78 There is no doubt the Applicant has faced considerable opposition to its application for an easement from both Respondents. Given that s 40(8) specifies that the Applicant would usually pay the Respondents' costs I have to determine in the circumstances of this case whether the Respondents' behaviour in this litigation has been so unreasonable that I should not award any costs or disbursements in their favour and make no order as to costs but rather make cost orders in the Applicant's favour. The Applicant has been represented throughout by a solicitor and one or two counsel while the Fourth Respondent represented himself throughout and the Tenth Respondent was largely represented by her agent. I must consider the relevant conduct of the parties within the litigation to determine if any of the criteria identified in Owners Strata Plan arise (see [14] quotation at par 73).

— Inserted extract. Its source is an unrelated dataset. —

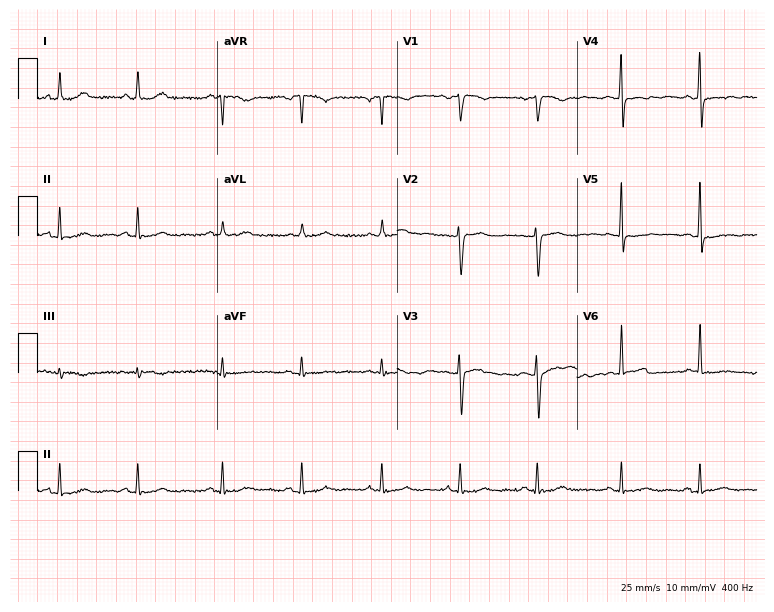
Standard 12-lead ECG recorded from a female, 37 years old (7.3-second recording at 400 Hz). None of these six findings is recorded: first-degree AV block, right bundle branch block (RBBB), left bundle branch block (LBBB), sinus bradycardia, atrial fibrillation (AF), sinus tachycardia.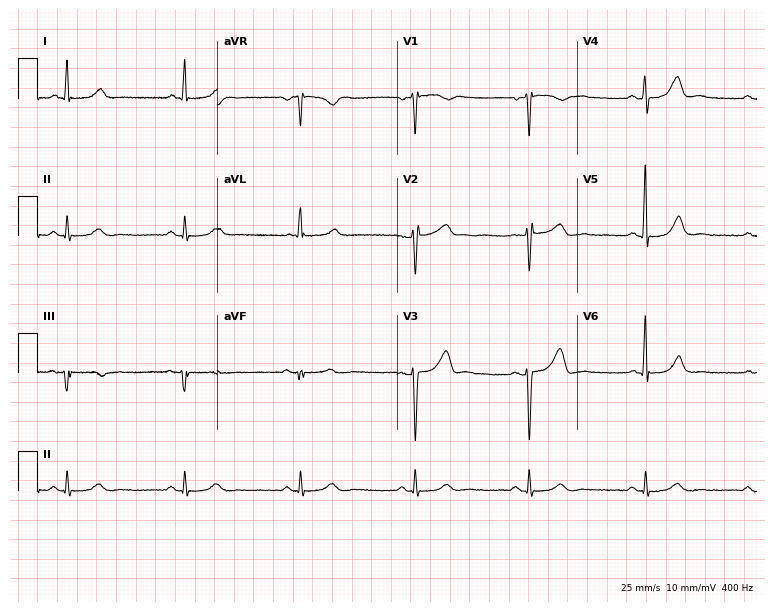
ECG (7.3-second recording at 400 Hz) — a male patient, 44 years old. Screened for six findings — first-degree AV block, right bundle branch block (RBBB), left bundle branch block (LBBB), sinus bradycardia, atrial fibrillation (AF), sinus tachycardia — none is recorded. Other findings, if any, are not listed.

79 The correspondence and conduct of the Applicant, its solicitor and the Respondents shows parties in considerable personal conflict over the issues within the litigation. The level of antagonism generated between the parties has also lead to unnecessarily detailed evidence and submissions about who said what to whom to a far greater extent than is usual or appropriate in a costs application. The Applicant's evidence and submissions raise various communications between the parties and are extensively countered by the Respondents. The specific and minute details of this evidence and submissions is not necessary to resolve for this costs application. Each party argues that the history of the litigation demonstrates how unreasonably the opposing party has behaved. Apart from observing that an unfortunate tone arises in the correspondence from all parties I am not going to dissect in the detail it has been presented by them the precise outcome of each instance in which one party alleges another party has presented incorrect evidence or misled the Court.